HK SecOps Engineer

Objective:

For this position, we are looking for a SecOps Engineer to assist one of our client in the cosmetic and personal care industry.

The SecOps Engineer ensures that the company’s information systems are operationally secure across all geographical regions. This role is a key addition to the Infrastructure team. The engineer acts as a Level 3 technical escalation point for global security incidents. The workload is distributed as 80% Run (Cybersecurity incident management) and 20% Build (continuous improvement).

Responsibilities:

1. Security operations & maintenance (80% Run)

• L3 Incident resolution: Providing Level 3 technical assistance for security incidents
• Threat analysis: Analyzing and qualifying security threats or incidents escalated by the 24/7 external MSSP (L1/L2).
• Email security alerts: review and analyse reported phishing emails
• Vulnerability management: Performing regular vulnerability assessments and driving the remediation of security weaknesses across the global park.
• System protection: Ensuring the operational security of 7,000 endpoints, 800 on-premise servers, and Azure cloud resources.
• Global scope support: Maintaining security for a worldwide infrastructure including 1,500 stores, 40 offices, and 3 factories.

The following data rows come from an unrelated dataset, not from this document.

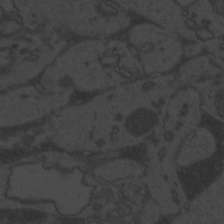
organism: Zebrafish
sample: Macrophage infected with Toxoplasma gondii
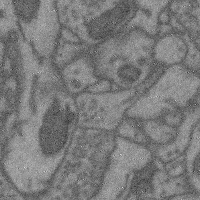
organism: Mouse
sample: Cerebral cortex
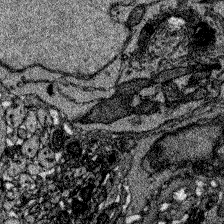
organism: Zebrafish
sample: Larval olfactory bulb
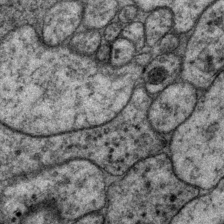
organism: P. pacificus
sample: Pharynx
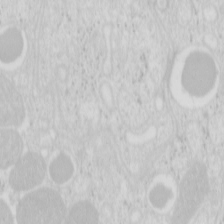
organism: Mouse
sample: Pancreas
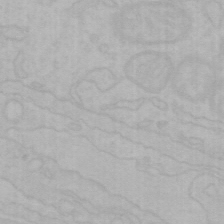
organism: Mouse
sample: Choroid plexus
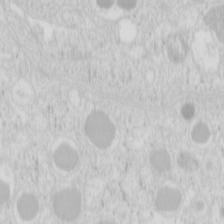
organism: Mouse
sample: Pancreas
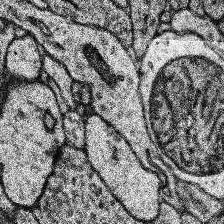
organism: Human
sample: Temporal Lobe
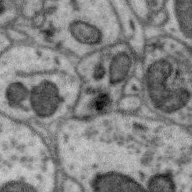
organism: Zebra finch
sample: Brain
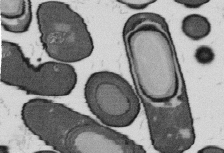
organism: B. subtilis
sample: Bacterial spore
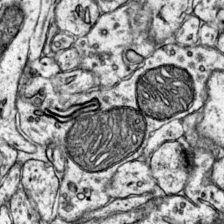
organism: Mouse
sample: Primary visual cortex
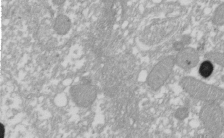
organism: Xenopus
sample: Cilia; centrioles in frog embryo cells
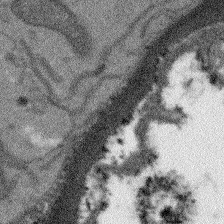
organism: Arabidopsis thaliana
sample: Root tip
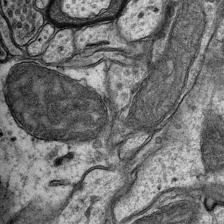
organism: Mouse
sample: CA1 Hippocampus
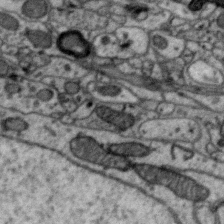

2. Security evolution (20% Build)

• Tooling optimization: Contributing to the continuous adjustment and improvement of security platforms to ensure they remain adapted to the company's needs.
• Project contribution: Supporting the deployment of new security tools for servers, endpoints, and cloud services

Technical environment:

The role operates within a technical stack primarily focused on Microsoft and specialized security solutions:

• SIEM/SOAR: Microsoft Sentinel.
• EDR/XDR: Mainly Microsoft Defender E5 suite
• Vulnerability management: dedicated vulnerability scanner
• Other sources of logs / Network security: Firewalls, Cloud Proxy
• Cloud infrastructure: Azure Cloud (a CNAPP is in place)

Team & organization:

• Global integration: The engineer joins a Network and Security team of 10 professionals spread worldwide, including 2 dedicated SecOps members. Direct manager is based in Europe (France). The Network and Security team is part of a wider infrastructure team of ~60 people and part of an IT team of ~250 people.

The mid-term objective is to operate in a "Follow the Sun" model.

• Autonomy: As the rest of the team is located on different global sites, a high level of autonomy is required.
• Collaboration: Maintaining strong functional links with other infrastructure teams (Local Support, Hosting, Workplace) is essential.